Los cinco compartieron
juegos, tebeos, meriendas, exámenes, enfados y los mejores momentos. La
información corría entre ellos a la velocidad de la luz. Nada bueno podía
ocurrirle a cualquiera de los cinco que al momento no fuera transmitido para
la satisfacción del grupo y de cada uno. Crecieron y cambiaron los vestidos,
las costumbres, los horarios, pero todo seguía igual dentro de aquella peña
de granito.
Se hicieron mayores, muy
mayores, por lo menos 16, y Fernando se puso hecho un Adonis musculoso y a
Marga se le iban los ojillos detrás de él. De Miguel nadie supo nunca mucho,
quizás ni siquiera él. Pepín había quedado huérfano, y estuvo un año entero
enfermo sin saber muy bien de qué.

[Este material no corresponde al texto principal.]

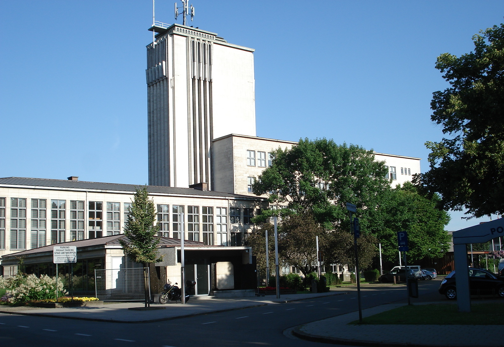 Deurne-Antwerpen. Districtshuis. N.o.v. arch. Eduard van Steenbergen (senior, 1889-1952), uitvoering door arch. Edward van Steenbergen (junior, 1925-2003).
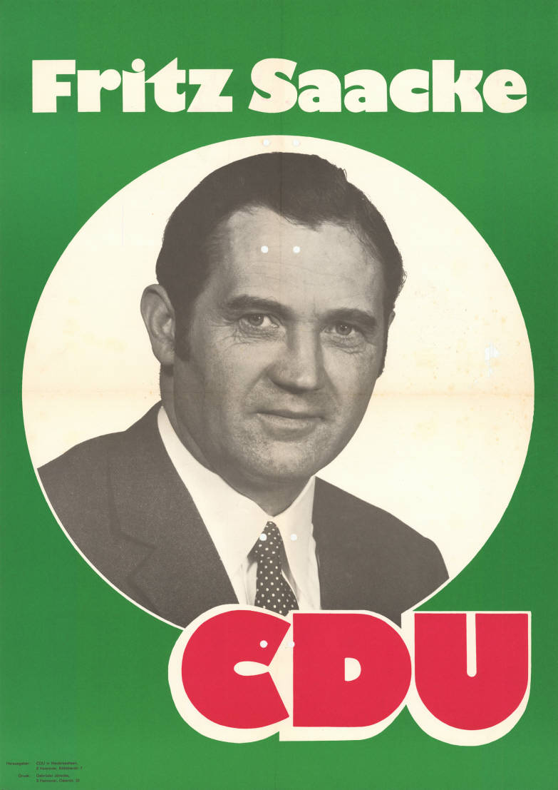 Fritz Saacke CDUAbbildung:PorträtfotoPlakatart:Kandidaten-/Personenplakat mit PorträtAuftraggeber:CDU in Niedersachsen, HannoverDrucker_Druckart_Druckort:Gebrüder Jänecke, HannoverObjekt-Signatur:10-008 : 321Bestand:Landtagswahlplakate Niedersachsen ( 10-008)GliederungBestand10-18:Landtagswahlplakate Niedersachsen (10-008) » CDULizenz:KAS/ACDP 10-008 : 321 CC-BY-SA 3.0 DE

Marga lo cuidaba y aquello fue el motivo de
que perdiera el curso, lo que sus padres achacaron a la edad. Rafa bebía, también
Marga cuando le acompañaba, porque es que el cabrón tenía una gracia...
Hasta que un día, sin que
nadie supiera por qué, los cuatro le hicieron a Marga el vacío. La esquivaban.
Si ella llegaba, se iban. Si ella les esperaba, no llegaban. Si llegaban, se
escurrían. Y Marga se sintió marginada con ellos y marcada frente a los demás.
Y por eso se fué, porque tuvo que irse.
Los cuatro siguieron
gozando del aprecio y respeto del barrio, uno por uno y como grupo. Todo el
mundo hablaba de ellos con admiración y envidia. Los cuatro se vestían de azul
en las fiestas señaladas, orgullosos de sí mismos y durmiendo todos bien.
Pero yo sé por qué ella se
marchó, por qué la echaron a patadas, de su barrio, de su tierra, sin que
nadie haya sabido todavía, ni sus padres siquiera, dónde pudo haberse ido. Es
posible que ni siquiera los cuatro amigos comprendieran el motivo de su huida.
Yo, sí: los cuatro la despreciaron porque se habían acostado con ella.